Applied to a provision which seeks to achieve "mixed objectives" (that is to say, objectives which may justify measures with reference both to Article 30 and to Article 36 of the Treaty), I think that line of reasoning must none the less be qualified. It is only where the national legislature itself lays down a hierarchical relationship between the objectives which the provision seeks to achieve, making clear the priority which it attaches to the objectives concerning the health and safety of persons compared to the other objectives pursued, that restrictions arising from the obligation to verify conformity with rules concerning health and safety may be reinforced without those greater restrictions being regarded as unjustified hindrances. In the present case there is an obligation to verify which is laid down in very general terms without a distinction being made in the provision itself between the various objectives pursued. Furthermore, the provision does not concern pharmaceutical products, which are governed by a special code (see footnote 1).

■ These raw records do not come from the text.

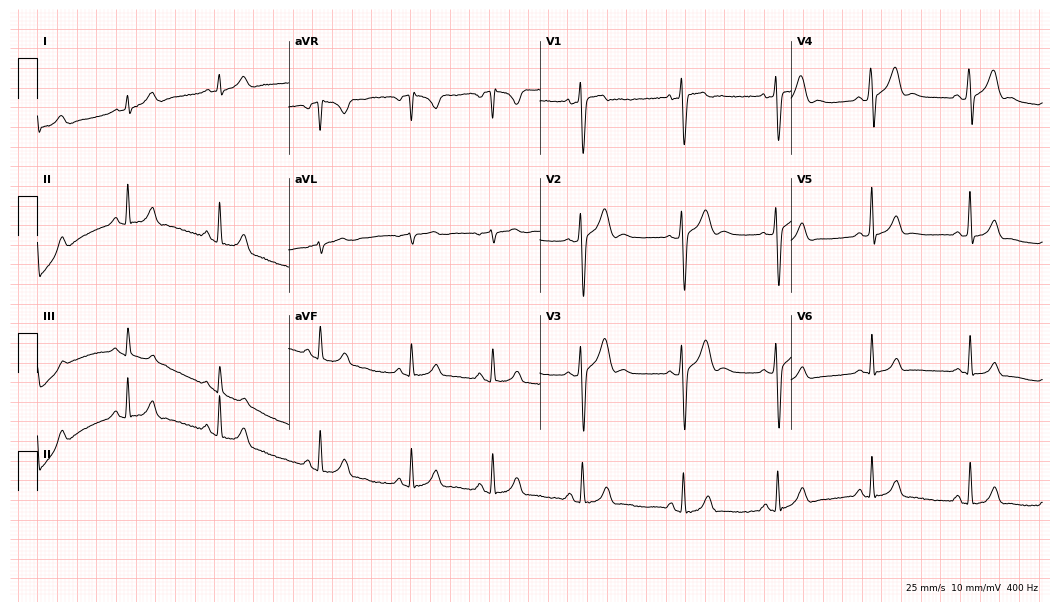
Resting 12-lead electrocardiogram (10.2-second recording at 400 Hz). Patient: a 21-year-old male. Read as a normal ECG.
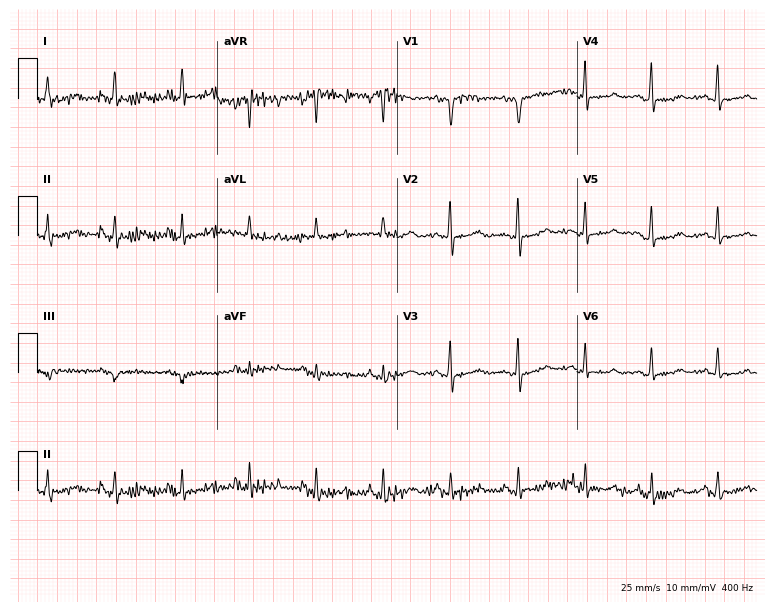
Resting 12-lead electrocardiogram. Patient: a woman, 61 years old. None of these six findings is recorded: first-degree AV block, right bundle branch block, left bundle branch block, sinus bradycardia, atrial fibrillation, sinus tachycardia. Only these six findings were labelled.
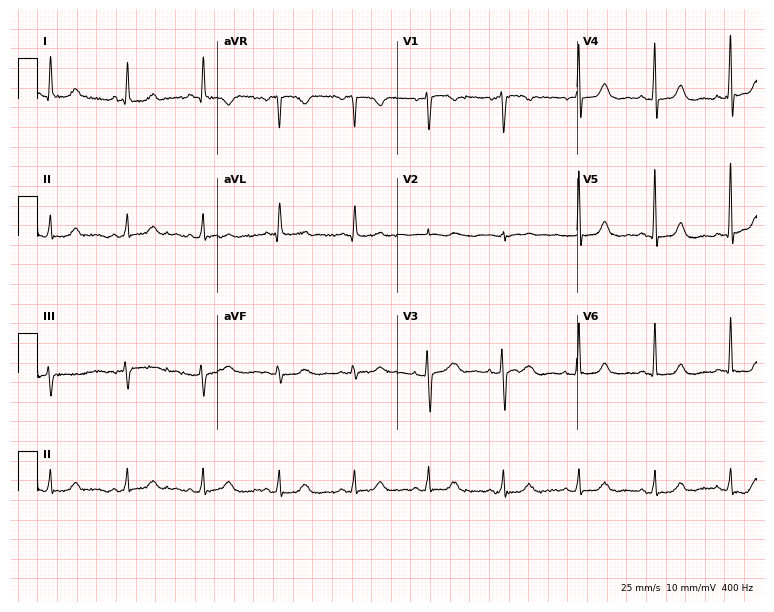
Electrocardiogram, a 68-year-old woman. Overall reading on record: normal ECG.

The provision in point does not therefore require that a distinction be drawn according to whether Article 30 or Article 36 of the EEC Treaty is concerned.

Proposed reply

22. In conclusion, I propose that the Court should reply as follows to the questions referred to it for a preliminary ruling:

"Articles 30 and 36 of the EEC Treaty do not preclude the introduction or the maintenance in force of an obligation, imposed on the importer of products of Community origin, failure to fulfil which entails the application of stricter rules of criminal liability than those applicable to the distributor of domestic products, to verify, before the products are placed on the market in the importing country and in the same way as is required of the manufacturer of domestic products, the conformity of such products with national rules, not harmonized in Community law, concerning the health and safety of persons, fair trading and consumer protection, in so far as the importer may satisfy that obligation by relying on certificates drawn up by or at the request of the foreign manufacturer, where such certificates make it possible to carry out the verification in question and the importer has no reason to call in question their accuracy."

(*) Original language: Dutch.

(1) The French Government's expert stated at the hearing that the provision referred to all products, with the exception of pharmaceutical products which are governed by a special code.